Discussion in 'Community Discussion' started by CompUser, Jul 9, 2006.

  1. CompUser Guest

    Ok, I know I rant here a lot, but its the only place I feel comfortable ranting mostly because I don't really know anyone here.

    I am sick and tired of being the only person doing anything at my house. I can clean the pool, mow the lawn (its 2 acres of grass), snow blow the driveway, put away clean dishes from the dishwasher. My mom vacuums and does the laundry (she does not work). My sister (19 years old, older than me) does nothing and my dad only does maintenance. I always have to walk my dog that I don't think even likes me.

    My parents always yell at me to do stuff like go do things for them but never my sister. My sister tells me to do all sorts of things and I say no and my parents then yell at me to do it.

    If anything ever happens its my fault- if there dirt somewhere in the house, if something is eaten, or if something breaks it is always my fault. (even if I am not home). Just a few days ago I was accused of "changing all the settings" on my dads blackberry when I didn't even touch it and that it was "broken" and it was "no longer usable".

    Oh yea- yesterday I was yelled at to mow the lawn with the tractor and to trim with the push mower so I did. Then today my dad yelled at me that I didn't trim anything when in fact I did every part of the lawn that requires trimming.

    I am sick and tired of being the b**** if you will of my family. I might be sounding like a housewife but my mom doesn't do crap around our house yet she claims she is the only person that ever does anything. All she does other than laundry and vacuuming a couple times a week is sit around and watch TV, go to the gym, and go shopping.

    They never listen to me either. If I am trying to tell them something at dinner either my mom, dad , or sister will just start talking about some other thing in the middle of me talking. Plus my dad always mocks me. Two days ago we got back from vacation so there was no food in the house so we went out to dinner. Last night they decided to go to a party and my sister went out with her BF. So my parents come home at like 9:00 and I ask what I was supposed to eat for dinner (there was literally nothing). My mom says "Oh yea I forgot". In fact, for like the past few months my mom has just forgotten to cook dinner because my dads on a trip and my sister is at college or with friends and my mom wants to be skinny so she'll eat a salad or she says she ate lunch at 3:00 so she's not hungry.
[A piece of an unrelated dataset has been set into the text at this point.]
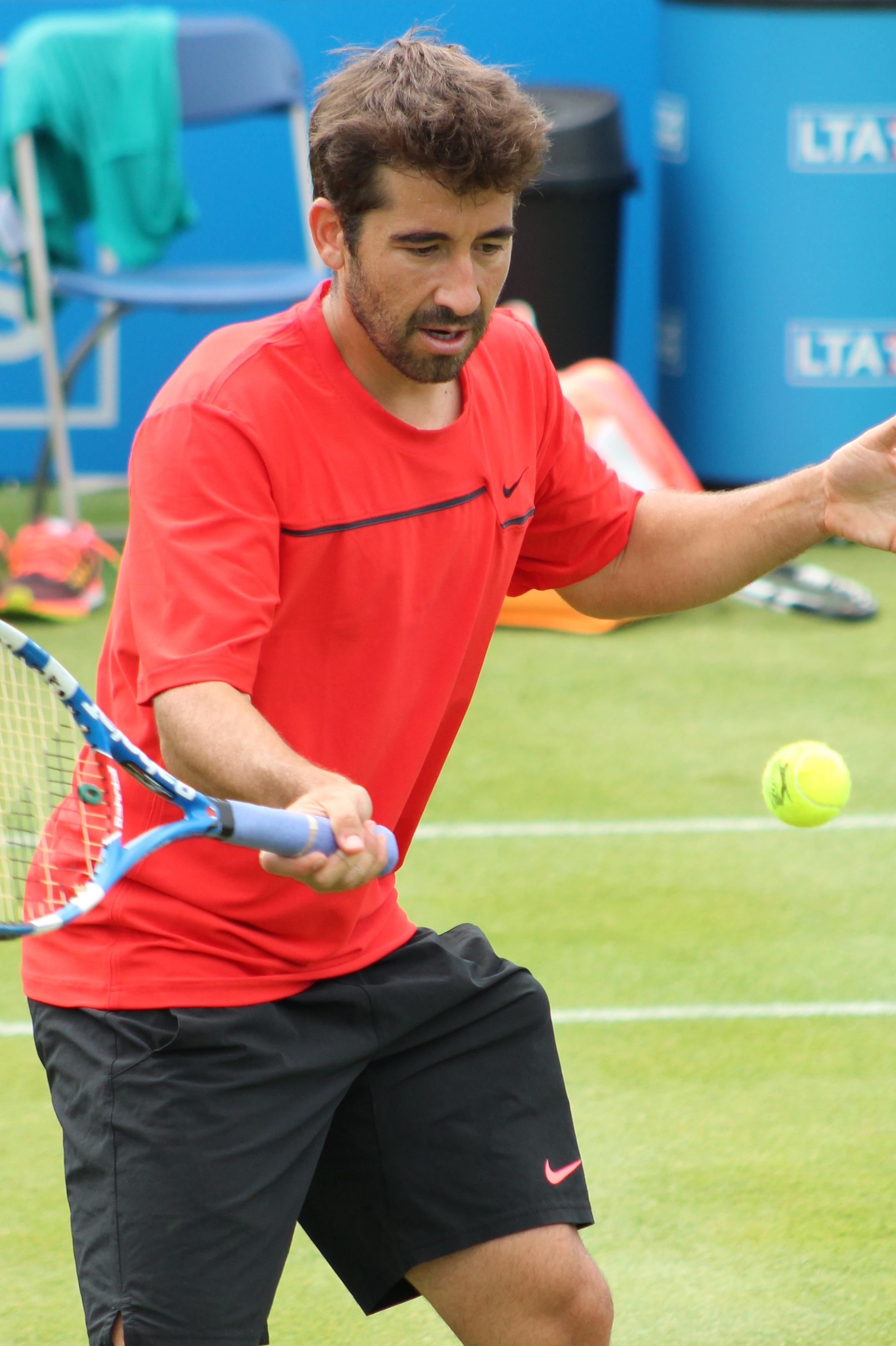 Lopez M. QC15 (6)

She also never wants me to do anything with my friends because "she is too tired to drive me" or "its to late" (when it is like 6:00pm). My sister always makes snide comments about my hair or appearance.
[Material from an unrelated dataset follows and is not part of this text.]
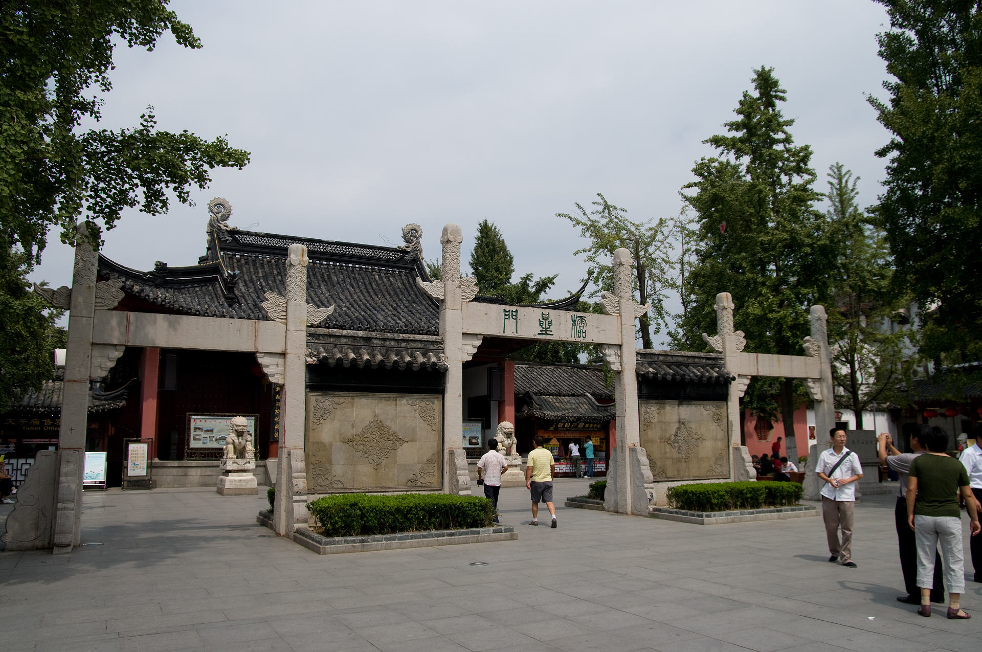 南京夫子廟棂星门

    I am really tired of this! Honestly, I don't think they even like me. Its not like I am mean to them.
  2. WildCowboy Administrator/Editor


    Staff Member

    Jan 20, 2005
    You need to sit down and have a heart-to-heart talk with your parents and share what you've just written. Looking back to when I was a teenager, I would have thought it was ridiculous a suggestion. But now I see how valuable communication like that is.

    Yes, it will be uncomfortable for you. But keeping things bottled up is a lot more uncomfortable in the long run.
  3. sushi Moderator emeritus


    Jul 19, 2002
    Good advice.

    To the OP, please realize that you are a lucky person and be thankful for what you and your family have.
  4. Kwyjibo macrumors 68040


    Nov 5, 2002
    everybody has to learn how to be independent at some point, you just get to do it very early.

    The situation sucks, but well I don't think you can honestly do much about it except get used to it. I mean I hope they do, I just don't necessarily expect it.

    There's one thing I think the majority of parents do not understand. Being unreasonable is going to cause more problems than it solves. I don't think they realize that kids learn things and create shortcuts around problems. Two examples.

    Me and my good friend during high school. Our parents thought we hung out nearly everyday. Why was this? Its easier to say your hanging out with a person they sort of know, fewer questions. If I had a date it was the same story, fewer lectures and just overall simple for me. Eventually I don't even think I skipped a beat and they never question things when they fall into a pattern. My friend did the same thing. But basically my parents being nosy, leads them to know even less about me.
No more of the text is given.